Clinical manifestations of the neurotransmitter disorders differ greatly from those of PKU.

 Neurologic symptoms of the neurotransmitter disorders often manifest in the 1st few months of life.

 Include extrapyramidal signs with choreoathetotic or dystonic limb movements, axial and truncal hypotonia, hypokinesia, feeding difficulties, and autonomic problems.

 Mental retardation, seizures, hypersalivation, and swallowing difficulties are also seen.

 The symptoms are usually progressive and often have a marked diurnal fluctuation.

How do we proceed for diagnosis in case of BH4 deficiency cases?

Measurement of neopterin and biopterin in body fluids, especially urine.

In addition, examination of cerebrospinal fluid (CSF) reveals decreased levels of dopamine, serotonin, and their metabolites in all patients with BH4 deficiency.

BH4 loading test

Enzyme assay: The activity of dihydropteridine reductase can be measured in the dry blood spots on the filter paper used for screening purposes.

How do we treat cases of BH4 deficiency?

The goals of therapy are:

 To correct hyperphenylalaninemia, and

 To restore neurotransmitter deficiencies in the CNS.

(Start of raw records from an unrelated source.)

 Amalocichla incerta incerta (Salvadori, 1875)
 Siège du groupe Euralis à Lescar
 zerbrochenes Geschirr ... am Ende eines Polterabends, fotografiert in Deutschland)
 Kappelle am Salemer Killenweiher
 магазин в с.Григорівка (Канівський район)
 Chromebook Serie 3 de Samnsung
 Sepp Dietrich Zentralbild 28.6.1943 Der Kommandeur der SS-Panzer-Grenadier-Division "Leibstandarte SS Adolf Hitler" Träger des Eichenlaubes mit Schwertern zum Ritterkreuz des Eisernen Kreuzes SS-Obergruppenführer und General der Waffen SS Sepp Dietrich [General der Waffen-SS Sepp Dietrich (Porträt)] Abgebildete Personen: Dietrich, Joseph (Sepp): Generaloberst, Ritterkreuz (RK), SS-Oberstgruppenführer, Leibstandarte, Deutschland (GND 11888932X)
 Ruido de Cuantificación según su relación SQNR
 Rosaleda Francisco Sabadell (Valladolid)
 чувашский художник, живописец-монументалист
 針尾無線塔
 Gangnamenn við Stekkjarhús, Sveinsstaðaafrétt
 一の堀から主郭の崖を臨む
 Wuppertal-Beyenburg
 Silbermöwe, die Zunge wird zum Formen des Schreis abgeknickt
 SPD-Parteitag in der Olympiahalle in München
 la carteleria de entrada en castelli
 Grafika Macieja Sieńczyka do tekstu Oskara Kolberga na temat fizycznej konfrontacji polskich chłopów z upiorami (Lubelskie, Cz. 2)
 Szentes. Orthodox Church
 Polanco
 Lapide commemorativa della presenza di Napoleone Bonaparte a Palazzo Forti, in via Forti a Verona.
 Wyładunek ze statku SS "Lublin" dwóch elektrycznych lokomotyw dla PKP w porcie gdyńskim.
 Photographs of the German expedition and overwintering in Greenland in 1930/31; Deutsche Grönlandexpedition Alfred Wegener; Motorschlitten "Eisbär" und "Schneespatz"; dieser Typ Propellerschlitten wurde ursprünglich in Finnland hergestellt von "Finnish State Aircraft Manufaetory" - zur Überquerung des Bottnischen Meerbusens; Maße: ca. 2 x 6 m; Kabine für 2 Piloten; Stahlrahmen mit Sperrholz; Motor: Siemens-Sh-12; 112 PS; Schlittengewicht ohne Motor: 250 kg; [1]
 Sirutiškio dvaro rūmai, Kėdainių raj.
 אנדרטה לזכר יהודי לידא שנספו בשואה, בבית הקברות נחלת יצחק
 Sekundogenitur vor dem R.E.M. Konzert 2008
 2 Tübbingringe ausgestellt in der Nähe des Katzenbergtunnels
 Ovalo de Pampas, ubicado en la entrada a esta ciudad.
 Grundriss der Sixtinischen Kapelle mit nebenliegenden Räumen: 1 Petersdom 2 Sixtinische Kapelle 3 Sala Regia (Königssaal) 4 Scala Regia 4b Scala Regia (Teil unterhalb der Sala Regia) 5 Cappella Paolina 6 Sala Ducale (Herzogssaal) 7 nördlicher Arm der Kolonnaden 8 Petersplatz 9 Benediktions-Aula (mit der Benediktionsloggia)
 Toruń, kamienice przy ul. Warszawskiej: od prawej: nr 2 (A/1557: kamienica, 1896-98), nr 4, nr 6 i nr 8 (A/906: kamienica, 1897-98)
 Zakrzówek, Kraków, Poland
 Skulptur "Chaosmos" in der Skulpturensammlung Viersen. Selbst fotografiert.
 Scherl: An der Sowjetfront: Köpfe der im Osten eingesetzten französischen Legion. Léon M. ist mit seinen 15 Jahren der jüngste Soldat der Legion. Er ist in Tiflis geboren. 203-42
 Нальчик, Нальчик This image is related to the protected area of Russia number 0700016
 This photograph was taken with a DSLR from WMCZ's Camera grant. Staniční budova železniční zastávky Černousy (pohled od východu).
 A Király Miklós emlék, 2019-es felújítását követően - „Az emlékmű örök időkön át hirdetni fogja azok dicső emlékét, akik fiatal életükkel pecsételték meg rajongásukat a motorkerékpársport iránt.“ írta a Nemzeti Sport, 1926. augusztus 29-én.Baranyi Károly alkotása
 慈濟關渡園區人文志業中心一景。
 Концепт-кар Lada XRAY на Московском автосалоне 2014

 Plasma phenylalanine should be maintained as close to normal

as possible (<6 mg/dL).

 This can be achieved by a combination of a low phenylalanine diet and oral supplementation of BH4

 Lifelong supplementation with neurotransmitter precursors such as L-dopa and 5-hydroxytryptophan, along with carbidopa.

 Supplementation with folinic acid in patients with dihydropteridine reductase deficiency.

 Some drugs such as trimethoprim-sulfamethoxazole,methotrexate, and other antileukemic agents are known to inhibit dihydropteridine reductase enzyme activity and should be used with great caution in patients with BH4 deficiency.